Material to process
***

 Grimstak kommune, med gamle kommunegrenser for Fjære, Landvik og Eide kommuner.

***

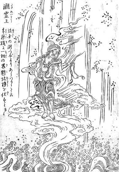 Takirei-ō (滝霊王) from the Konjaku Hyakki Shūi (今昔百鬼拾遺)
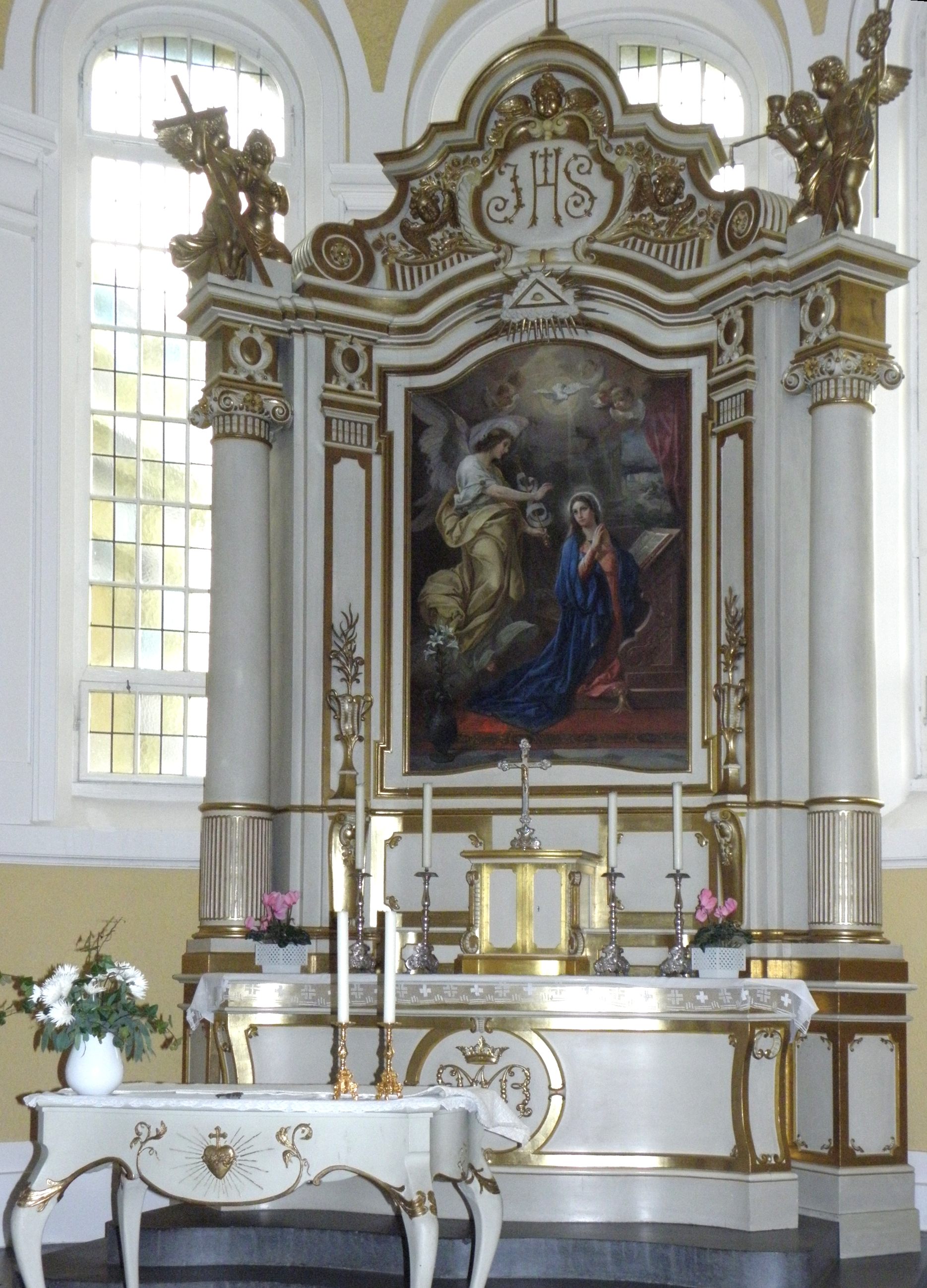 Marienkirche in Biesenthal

***

Your instructions
The material above holds pictures; leave them out and set down exactly the lines from the line with "Takirei-ō (滝霊王) from" to the line with "Marienkirche in Biesenthal", both included.

Task result
 Takirei-ō (滝霊王) from the Konjaku Hyakki Shūi (今昔百鬼拾遺)
 Marienkirche in Biesenthal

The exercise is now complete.